● The task
Pictures in the data below are not part of the copy; transcribe everything else exactly.
--
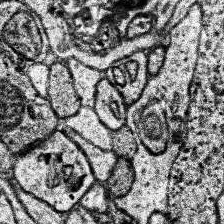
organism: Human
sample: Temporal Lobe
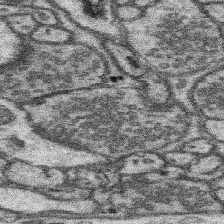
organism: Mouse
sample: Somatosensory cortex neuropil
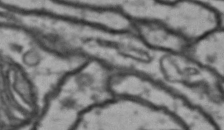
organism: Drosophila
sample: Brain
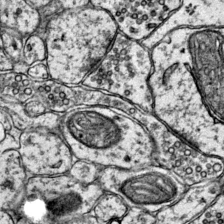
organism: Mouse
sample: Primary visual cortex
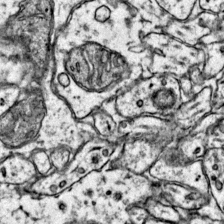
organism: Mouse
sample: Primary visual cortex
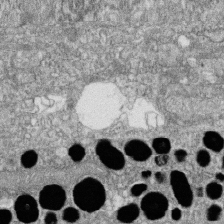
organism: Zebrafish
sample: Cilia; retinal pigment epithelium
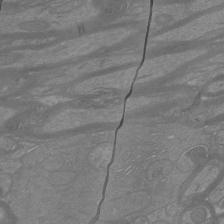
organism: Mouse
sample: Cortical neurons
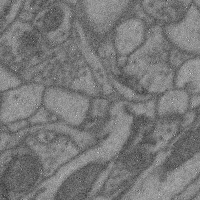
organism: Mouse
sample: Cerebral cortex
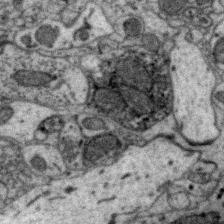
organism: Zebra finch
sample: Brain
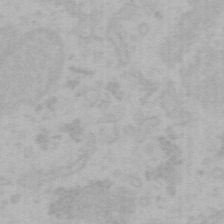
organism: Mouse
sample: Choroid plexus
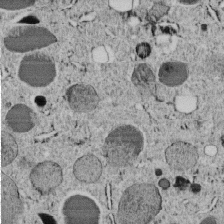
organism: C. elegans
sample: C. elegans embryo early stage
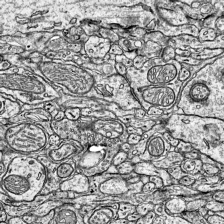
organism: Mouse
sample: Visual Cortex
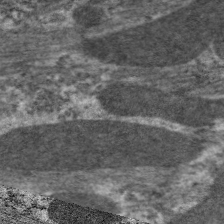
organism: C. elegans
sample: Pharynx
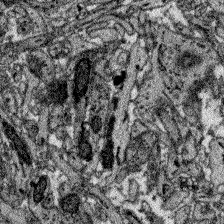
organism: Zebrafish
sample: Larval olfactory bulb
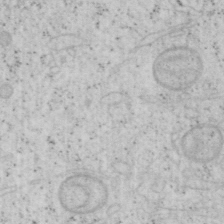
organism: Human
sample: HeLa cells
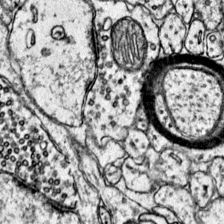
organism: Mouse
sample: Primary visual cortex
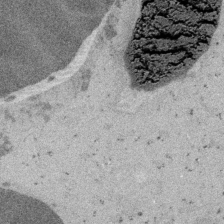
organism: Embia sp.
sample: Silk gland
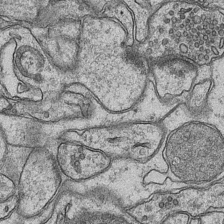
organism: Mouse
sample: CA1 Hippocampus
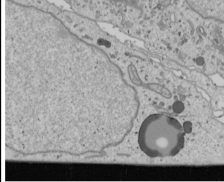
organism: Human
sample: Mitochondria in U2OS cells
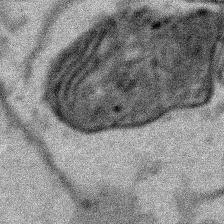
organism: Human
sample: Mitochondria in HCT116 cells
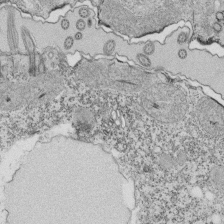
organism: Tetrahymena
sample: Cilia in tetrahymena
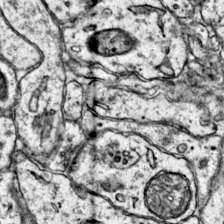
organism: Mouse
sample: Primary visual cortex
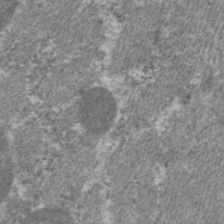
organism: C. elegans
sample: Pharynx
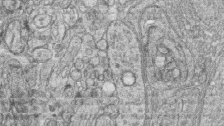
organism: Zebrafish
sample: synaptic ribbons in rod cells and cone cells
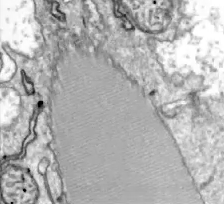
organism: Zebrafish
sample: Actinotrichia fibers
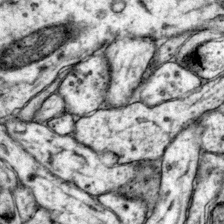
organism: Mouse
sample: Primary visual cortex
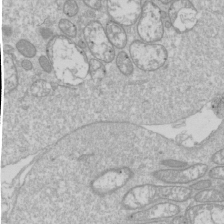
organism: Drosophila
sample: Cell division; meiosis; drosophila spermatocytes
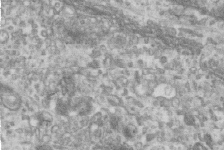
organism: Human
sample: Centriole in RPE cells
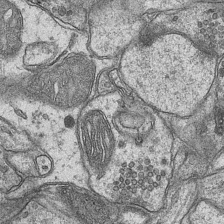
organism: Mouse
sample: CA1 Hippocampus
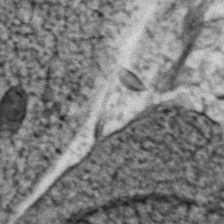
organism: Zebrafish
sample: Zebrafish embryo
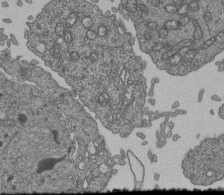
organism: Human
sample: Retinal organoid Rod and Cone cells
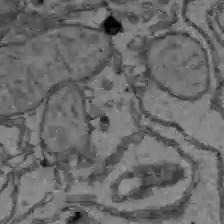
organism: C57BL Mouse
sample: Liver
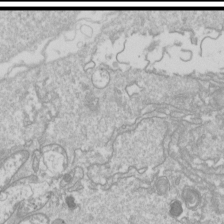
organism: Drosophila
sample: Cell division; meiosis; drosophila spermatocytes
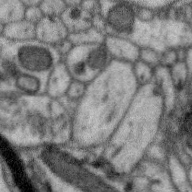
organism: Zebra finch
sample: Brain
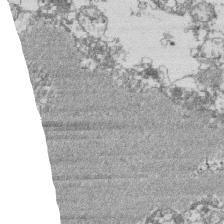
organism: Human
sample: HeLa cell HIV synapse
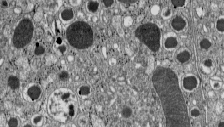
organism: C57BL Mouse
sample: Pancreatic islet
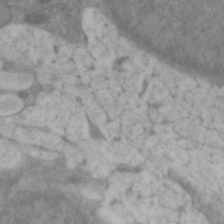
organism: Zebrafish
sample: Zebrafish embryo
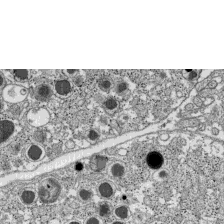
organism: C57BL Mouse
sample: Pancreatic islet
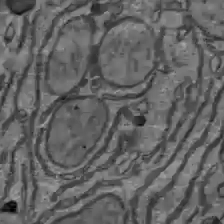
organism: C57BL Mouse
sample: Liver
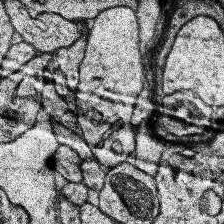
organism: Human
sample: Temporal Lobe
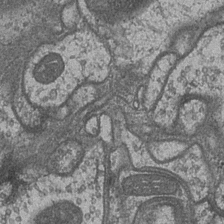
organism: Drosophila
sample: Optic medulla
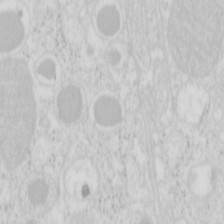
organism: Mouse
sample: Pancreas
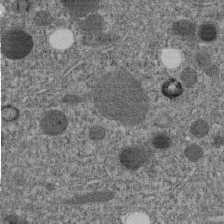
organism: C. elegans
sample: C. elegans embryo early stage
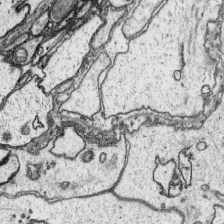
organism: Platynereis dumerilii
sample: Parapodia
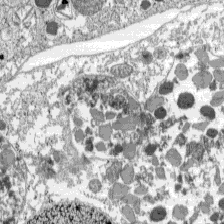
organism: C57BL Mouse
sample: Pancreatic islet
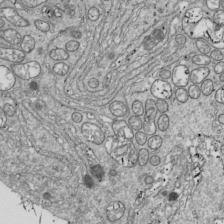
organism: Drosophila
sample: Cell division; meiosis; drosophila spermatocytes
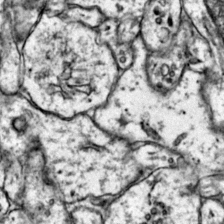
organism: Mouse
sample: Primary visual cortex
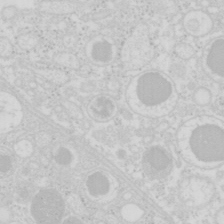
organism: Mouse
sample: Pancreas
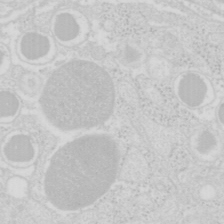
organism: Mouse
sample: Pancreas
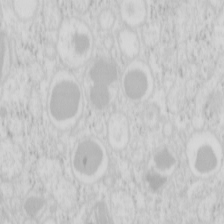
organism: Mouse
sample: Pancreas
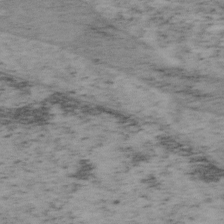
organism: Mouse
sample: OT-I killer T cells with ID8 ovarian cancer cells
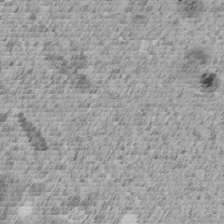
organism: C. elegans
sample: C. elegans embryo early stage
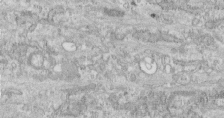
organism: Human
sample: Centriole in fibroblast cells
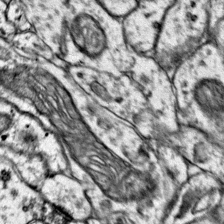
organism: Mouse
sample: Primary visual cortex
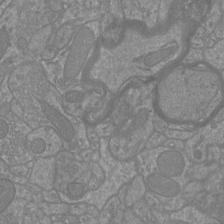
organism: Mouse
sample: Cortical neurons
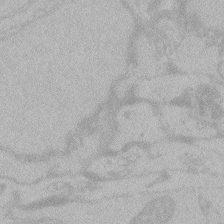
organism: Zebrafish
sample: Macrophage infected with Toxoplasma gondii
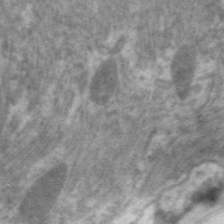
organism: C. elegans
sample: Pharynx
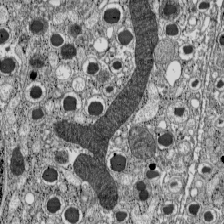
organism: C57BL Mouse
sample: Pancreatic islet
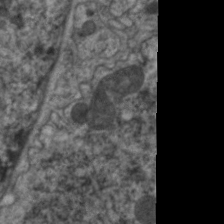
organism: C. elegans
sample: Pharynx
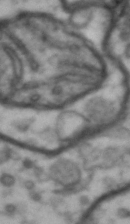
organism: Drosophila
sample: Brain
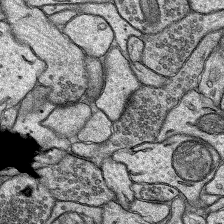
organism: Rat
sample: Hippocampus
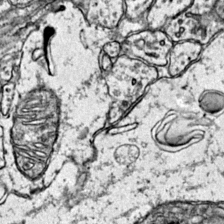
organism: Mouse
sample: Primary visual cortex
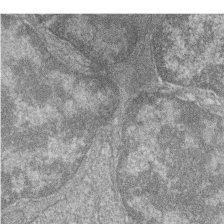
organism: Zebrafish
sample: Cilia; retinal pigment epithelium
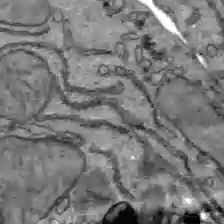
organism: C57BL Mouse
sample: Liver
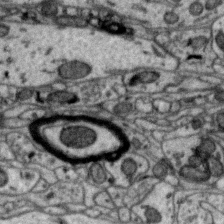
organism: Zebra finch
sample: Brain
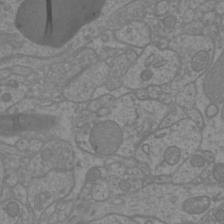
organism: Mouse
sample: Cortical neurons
--
● Task result
organism: Human
sample: Temporal Lobe
organism: Mouse
sample: Somatosensory cortex neuropil
organism: Drosophila
sample: Brain
organism: Mouse
sample: Primary visual cortex
organism: Mouse
sample: Primary visual cortex
organism: Zebrafish
sample: Cilia; retinal pigment epithelium
organism: Mouse
sample: Cortical neurons
organism: Mouse
sample: Cerebral cortex
organism: Zebra finch
sample: Brain
organism: Mouse
sample: Choroid plexus
organism: C. elegans
sample: C. elegans embryo early stage
organism: Mouse
sample: Visual Cortex
organism: C. elegans
sample: Pharynx
organism: Zebrafish
sample: Larval olfactory bulb
organism: Human
sample: HeLa cells
organism: Mouse
sample: Primary visual cortex
organism: Embia sp.
sample: Silk gland
organism: Mouse
sample: CA1 Hippocampus
organism: Human
sample: Mitochondria in U2OS cells
organism: Human
sample: Mitochondria in HCT116 cells
organism: Tetrahymena
sample: Cilia in tetrahymena
organism: Mouse
sample: Primary visual cortex
organism: C. elegans
sample: Pharynx
organism: Zebrafish
sample: synaptic ribbons in rod cells and cone cells
organism: Zebrafish
sample: Actinotrichia fibers
organism: Mouse
sample: Primary visual cortex
organism: Drosophila
sample: Cell division; meiosis; drosophila spermatocytes
organism: Human
sample: Centriole in RPE cells
organism: Mouse
sample: CA1 Hippocampus
organism: Zebrafish
sample: Zebrafish embryo
organism: Human
sample: Retinal organoid Rod and Cone cells
organism: C57BL Mouse
sample: Liver
organism: Drosophila
sample: Cell division; meiosis; drosophila spermatocytes
organism: Zebra finch
sample: Brain
organism: Human
sample: HeLa cell HIV synapse
organism: C57BL Mouse
sample: Pancreatic islet
organism: Zebrafish
sample: Zebrafish embryo
organism: C57BL Mouse
sample: Pancreatic islet
organism: C57BL Mouse
sample: Liver
organism: Human
sample: Temporal Lobe
organism: Drosophila
sample: Optic medulla
organism: Mouse
sample: Pancreas
organism: C. elegans
sample: C. elegans embryo early stage
organism: Platynereis dumerilii
sample: Parapodia
organism: C57BL Mouse
sample: Pancreatic islet
organism: Drosophila
sample: Cell division; meiosis; drosophila spermatocytes
organism: Mouse
sample: Primary visual cortex
organism: Mouse
sample: Pancreas
organism: Mouse
sample: Pancreas
organism: Mouse
sample: Pancreas
organism: Mouse
sample: OT-I killer T cells with ID8 ovarian cancer cells
organism: C. elegans
sample: C. elegans embryo early stage
organism: Human
sample: Centriole in fibroblast cells
organism: Mouse
sample: Primary visual cortex
organism: Mouse
sample: Cortical neurons
organism: Zebrafish
sample: Macrophage infected with Toxoplasma gondii
organism: C. elegans
sample: Pharynx
organism: C57BL Mouse
sample: Pancreatic islet
organism: C. elegans
sample: Pharynx
organism: Drosophila
sample: Brain
organism: Rat
sample: Hippocampus
organism: Mouse
sample: Primary visual cortex
organism: Zebrafish
sample: Cilia; retinal pigment epithelium
organism: C57BL Mouse
sample: Liver
organism: Zebra finch
sample: Brain
organism: Mouse
sample: Cortical neurons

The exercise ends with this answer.